Ogni riserbo concernente l’uso della parola semèion scompare nella narrazione giovannea (salvo Gv 4,48), sia negli Atti che lettere. Per Giovanni, la visione dei segni avrebbe dovuto indurre i contemporanei Gesù a credere in lui (Gv 12,37-38): questi segni rendevano manifesta la sua gloria (2,11) a uomini provati (6,6), come Jahve aveva manifestato la propria (Num 14, 22), imponendo al popolo la prova del deserto (Deut 8,2). Essi li preparavano così a vedere (Gv 19,37 = Zac 12,10), grazie alla fede, il segno del Trafitto elevato sulla croce fonte di vita (12,33), che realizza la figura del serpente guaritore eretta da Mose su uno «stendardo» (Num 21,8: ebr. nes; gr. semèion; Gv 3,14), per la salvezza del popolo dell’esodo. Ai cristiani convertiti da questo sguardo di fede (cfr. Gv 20,29) e raffigurati dai Greci che chiesero di vedere Gesù (12,21.32ss), il sangue e l’acqua che sgorgano dal Trafitto (19,34) appaiono allora i simboli della vita dello Spirito e della realtà del sacrificio che ce ne apre l’accesso grazie ai sacramenti del battesimo, della penitenza, dell’eucaristia. E di questi gesti salvifici del Risorto, vero tempio da cui scaturisce l’acqua viva (2,19; 7,37ss; 19,34; cfr. Zac 14,8; Ez 47,1ss), i segni anteriori di Gesù (5,14; 6; 9; 13,1-10) appariranno a loro volta le prefigurazioni.
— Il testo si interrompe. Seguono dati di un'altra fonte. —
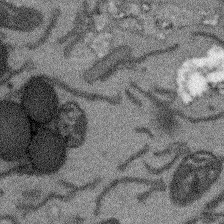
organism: Arabidopsis thaliana
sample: Root tip

Compostella (Messale per la vita cristiana): I farisei chiedono un segno per credere. Anche noi chiediamo a Dio segni e miracoli. La tentazione più grande contro la fede è dire: Perché Dio non interviene? Perché non si manifesta in modo più evidente? Perché non entra con più forza nella storia degli uomini, cambiando situazioni ingiuste, liberando gli oppressi, convertendo i cuori induriti? Noi stessi siamo sempre alle prese con le nostre debolezze e peccati: perché Dio non ci cambia e non ci rende più buoni? La fede si vive nell’oscurità. Noi non comprendiamo le vie di Dio, che rimane inaccessibile, incomprensibile, misterioso. Dio ci dà tanti motivi per credere ed un egual numero di motivi per non credere. Ci lascia veramente liberi, non vuole imporci nulla né vincerci con la sua forza. Dio si capisce solo nella fede e nell’amore. Fede significa anche fiducia completa.
La mancanza di efficacia della fede è la difficoltà maggiore del credere. Il cristianesimo sembra inefficace nella storia degli uomini: sembra che non cambi nulla, che lasci tutto come prima. La via evangelica della conversione del cuore e della non violenza appare spesso perdente. Il marxismo, ad esempio, è sembrato per decenni ben più efficace per risolvere i problemi sociali e dare ai popoli la liberazione. Oggi non è più così: la storia ha fatto giustizia.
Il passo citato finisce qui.